Monday 22 Nov 21 Diary: Roosters crow in the distance. Finches chit in the bushes near the feeder. Residual water from the second rain this season (the wet is late and may not actually arrive) plops from foliage stirred into action by a light breeze. Back in Africa to sights and sounds which get into the soul and which you don’t know are there after you have been away for a long absence. The smell of earth. Of rain on dirt. After two years away it’s good to be back on the road and better to be at this destination. My five months residence here in 2013 means it is a familiar place. Even more so perhaps by discovering my taxi driver did an engineering degree in Wollongong. More on him elsewhere. We had a conversation which told common ground and we connected with shared humour and experiences.
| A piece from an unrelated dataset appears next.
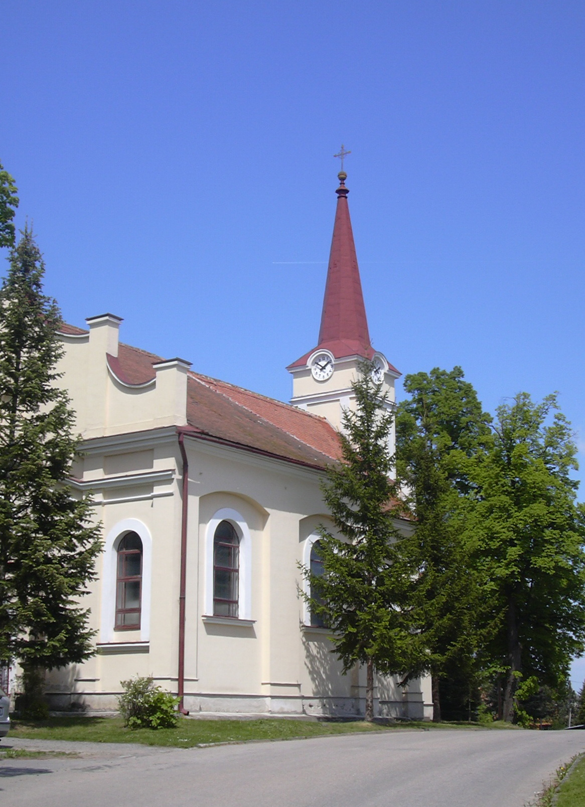 Kostel svatého Ferdinanda, Chvalkovice na Hané (a part of Ivanovice na Hané, Vyškov District, Czech Republic)

It has proved an interesting week and those introductory reflections were swamped by worked. Swamped but not subsumed completely. Africa is the land of the ‘wait a while’ vine. The invisible one that catches ankles and binds arms and slows everything down. Africa has its own pace and you attempt to hurry it along at your peril. I waited at the counter to be served. I was only third in line and the other two had purchased nothing more complex than three samosas apiece. But heat each one, bag each one, add a paper serviette, take payment all at a leisurely pace and third in line has an ice cream melted to a slop in its wrapper. There is a theory out there that hot climates not being the centre of industry and innovation. Followers not initiators. Could that be true? Sometimes I think so.
But that shouldn’t detract from the positive. The office is located in a shared office complex and the place is full of enthusiastic and energetic men and women hunting the next best business thing. No different to any innovation hub in Sydney. But it’s not just them. It’s the bright eyed elderly man tapping along as he minds his little goats, the herd moving from nature strip into traffic and back. It’s the pell mell traffic which slows to a stop to accomodate them, drivers calling a cheery hello to him and his face lighting up in response. It’s the young man poorly dressed and pulling a loaded cart, his cargo of pot plants and flowers threatening to topple. He is trying to cut across three lanes of traffic racing down Mombasa Road. Its the drivers who stop and allow him passage, recognising no doubt a fellow traveller trying to make. living. It’s the vast variety of birds. The tortoises in the garden. The humid day. The animals oblivious to the city backdrop and for which we are very thankful. The guards in front of various houses up and down the roads I run guarding front gates, who salute as a stagger past (and who are possibly refreshing themselves on emergency numbers). It’s the hospitality at the club for dinner. Languid but timely service delivered with humour and a light tough. The colonial flavour but without the undertones. Or even the irony (I think?) It is the deep sense of going places even while they stand on a profound understanding of their history and of their tribes. It the sense that anything is possible – but only if it rains! They search the sky for a second rainy season that has passed them by. The trees are stressed and the grass is mostly dust. For all those bright young things looking for the next business revolution this country is built on agriculture, the products of which make up the bulk of its foreign earnings. Tourism is a big earner as well, but two years of COVID had destroyed that industry. Combine that with a drought and all is not well. Despite all that my engineer turned taxi driver is upbeat about what is possible. Where there is life there is hope and he is not convinced otherwise. Amen.